A small town of great and discreet elegance, Bordighera has beautiful villas and hotels in Art Nouveau Style, and cultivated a tourism of elites beginning in the 1800s. Its old historic quarter is dominated by Capo Sant'Ampelio and the church of the same name, the symbol of the town, and a new modern quarter that extends beyond to the hills and the sea. Worth seeing is the Oratory of San Bartolomeo, next to the Maddalena parish Church and the town hall, Palazzo Comunale built in 1783, designed by Charles Garnier. Its fountain is dedicated to Margiargè, the legendary slave girl who the pirate Boabil fell passionately in love with. She was kidnapped in Granada, but died in Bordighera.

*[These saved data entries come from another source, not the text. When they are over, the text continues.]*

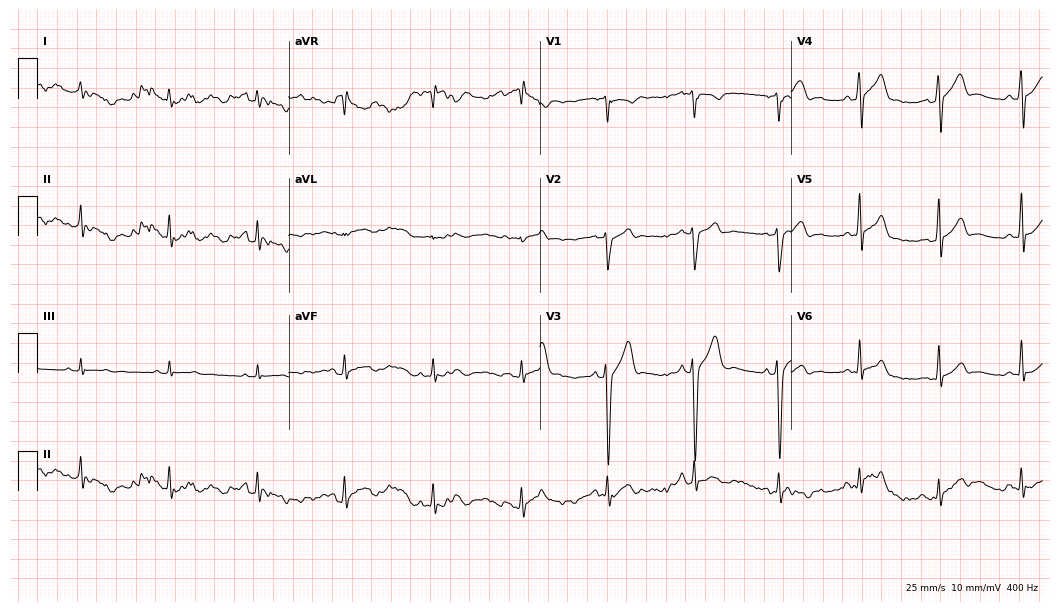
Standard 12-lead ECG recorded from a man, 20 years old (10.2-second recording at 400 Hz). None of these six findings is recorded: first-degree AV block, right bundle branch block (RBBB), left bundle branch block (LBBB), sinus bradycardia, atrial fibrillation (AF), sinus tachycardia.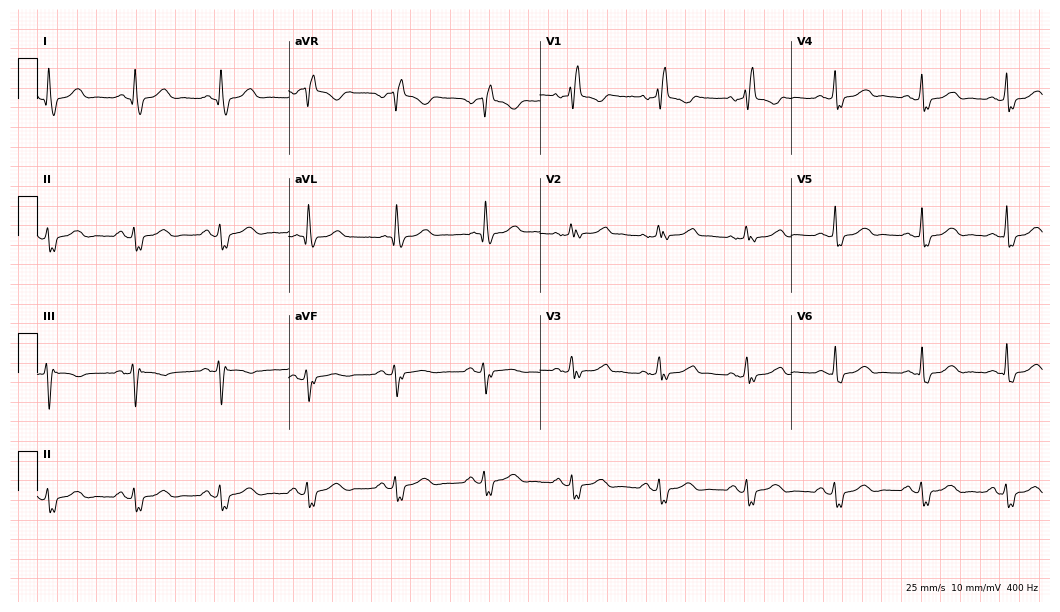
ECG — a woman, 68 years old. Findings include right bundle branch block (RBBB).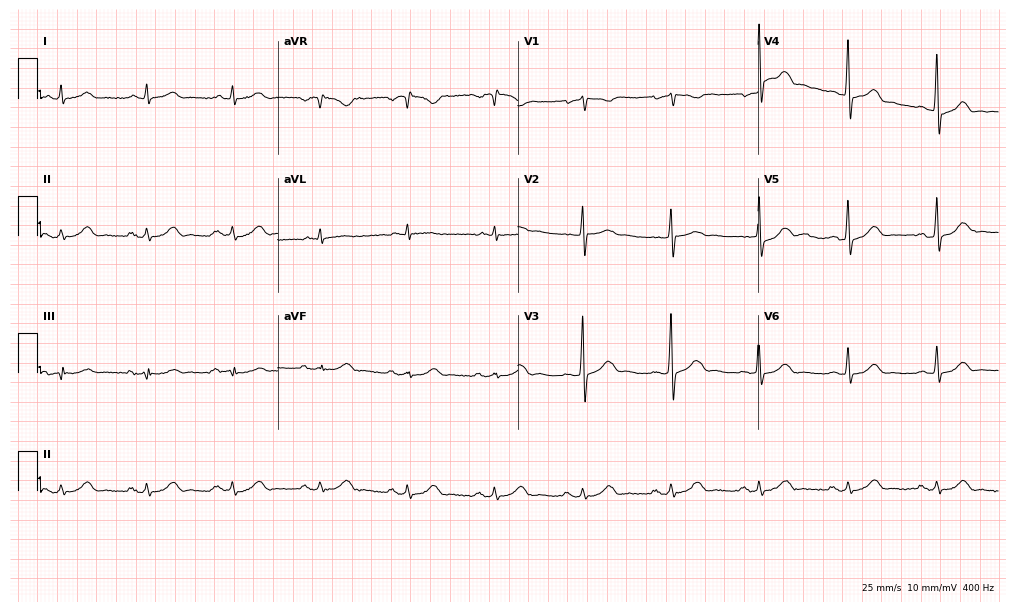
Resting 12-lead electrocardiogram (9.8-second recording at 400 Hz). Patient: a male, 55 years old. Read as a normal ECG.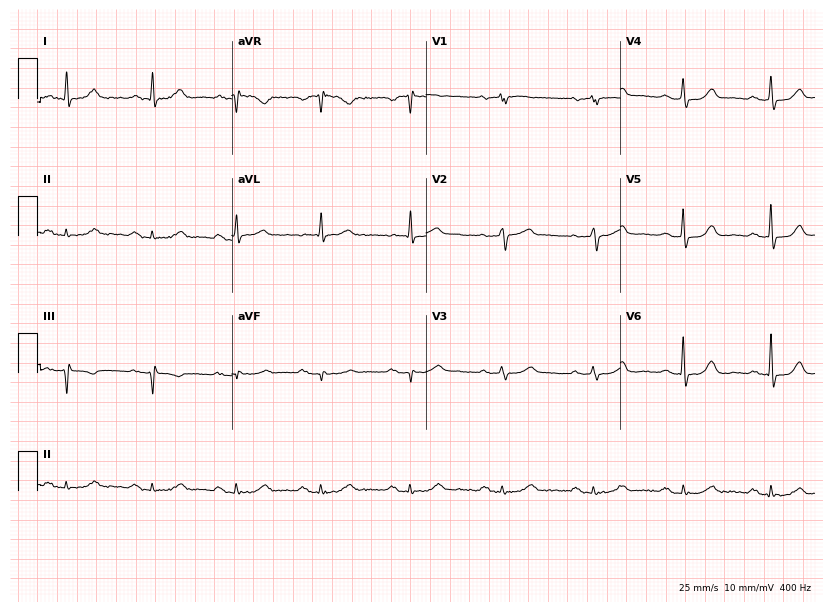
Resting 12-lead electrocardiogram. Patient: a 78-year-old female. The tracing shows first-degree AV block.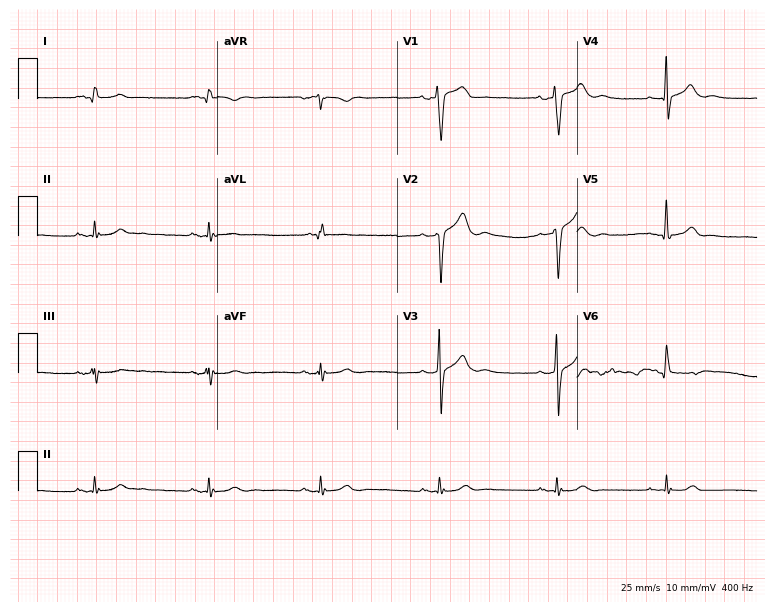
Resting 12-lead electrocardiogram (7.3-second recording at 400 Hz). Patient: a man, 27 years old. Read as a normal ECG.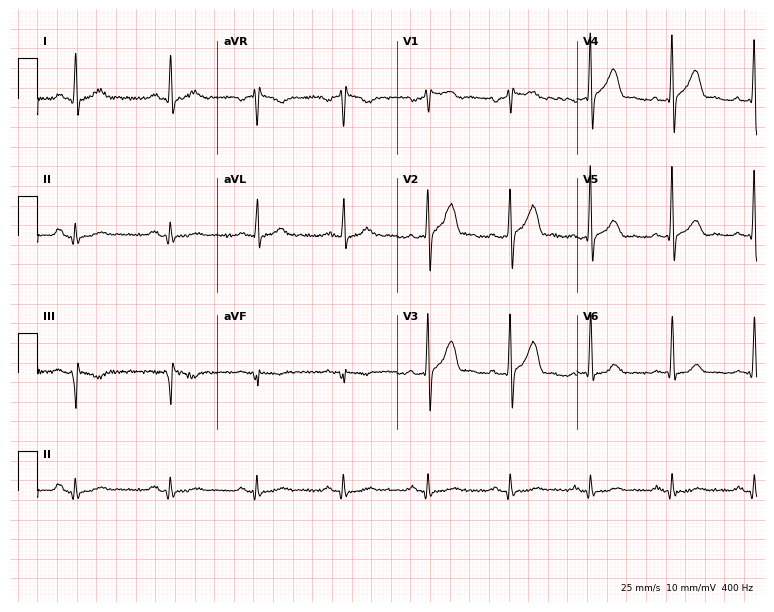
12-lead ECG from a 69-year-old male. Recorded interpretation: within normal limits.

The many churches of many faiths testify to the love that foreigners hold for this Riviera town: the Church of Terrasanta with glass panels made in France; the Valdese Evangelical Church; the Anglican Church, today used as a multi-use cultural center. The Palazzo del Parco, the headquarter of the International Salon of Humor, is surrounded by a garden filled with palm trees and century-old plants. The beautiful sea promenade, Lungomare Argentina, was inaugurated by Evita Perón who spent some days here in July 1947.
If you take the old Roman road, the Aurelia, from Bordighera to Madonna della Ruota, you can visit the gardens, Giardino Esotico Pallanca, on a steep cliff above the sea. It holds the most valuable collection of cacti in Italy, along with 3,200 other types of plants.